Brad McNamara

Personal information
- Full name: Bradley Edward McNamara
- Born: 30 December 1965 (age 60) Sydney, New South Wales
- Nickname: Buzzard
- Batting: Right-handed
- Bowling: Right-arm medium
- Role: All-rounder

Career statistics
| Competition | First-class | List A |
| Matches | 59 | 47 |
| Runs scored | 2,195 | 473 |
| Batting average | 27.78 | 18.19 |
| 100s/50s | 2/11 | 0/2 |
| Top score | 137* | 65* |
| Balls bowled | 6,591 | 2,176 |
| Wickets | 116 | 60 |
| Bowling average | 26.82 | 23.41 |
| 5 wickets in innings | 5 | 1 |
| 10 wickets in match | 0 | 0 |
| Best bowling | 6/43 | 6/25 |
| Catches/stumpings | 35/– | 14/– |
- Source: CricketArchive, 11 January 2013

= Brad McNamara =

Australian cricketer (born 1965)

Bradley Edward McNamara (born 30 December 1965) is a former Australian cricketer who played for New South Wales during the late 1980s and early 1990s. Born in Sydney, McNamara was a right-handed bowling all-rounder, and played for the Australian national under-19 cricket team before playing for New South Wales. In 1999, at the end of his career, he also appeared in a single limited-overs match for the Middlesex Cricket Board.

==First-class career==
McNamara was an all-rounder for the NSW Blues in Australian domestic cricket for over a decade. When without injuries he was a regular selection for the Blues, particularly in one-day teams.

As a medium pace bowler, his strength was his ability to worry batsmen with a combination of accuracy and unpredictability. Off a relatively short run, he combined good line and length with difficult to read "change-up" balls, swing and seam.

McNamara was the "man of the match" in his first List A match for New South Wales.

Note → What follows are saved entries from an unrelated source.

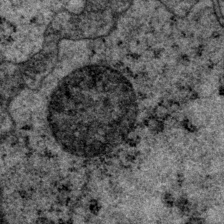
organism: P. pacificus
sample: Pharynx
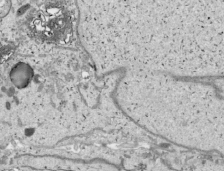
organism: Human
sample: Mitochondria in HCT116 cells
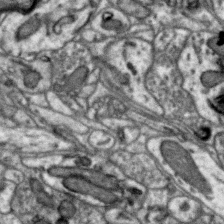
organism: Zebra finch
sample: Brain
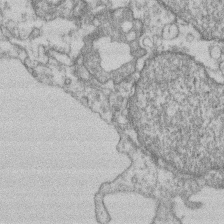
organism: Mouse
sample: T cell stromal cell synapse
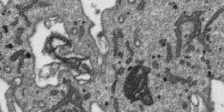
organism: Human
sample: Lung epithelial cells infected with SARS-CoV-2
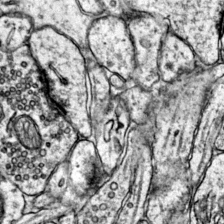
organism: Mouse
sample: Primary visual cortex
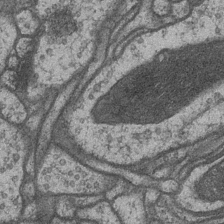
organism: Drosophila
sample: Optic medulla
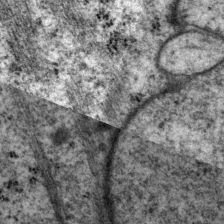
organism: P. pacificus
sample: Pharynx

While not noted for big hitting, his hard working and stubborn approach to batting made him a key member of many Blues tail-end partnerships. He still jointly holds the Blues first-class tenth wicket partnership record against Tasmania, an unbroken 138-run stand with Phil Alley. McNamara retired from interstate competition at the end of the 1999–2000 season.

==Channel Nine==
After his retirement from cricket, McNamara went to work for Channel Nine, becoming their Executive Producer of cricket.

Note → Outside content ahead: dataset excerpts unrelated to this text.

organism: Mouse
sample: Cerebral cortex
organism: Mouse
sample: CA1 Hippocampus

On 6 July 2016, it was announced that McNamara was leaving the network after 17 years. McNamara was quoted as saying "it’s time for him to do something else"

==Personal life==
McNamara was best man at Australian captain Steve Waugh's wedding. He played rhythm guitar, lead guitar and supplied backing vocals for Six & Out, a cricket-themed rock band composed of Blues teammates Gavin Robertson, Richard Chee Quee and Shane and Brett Lee.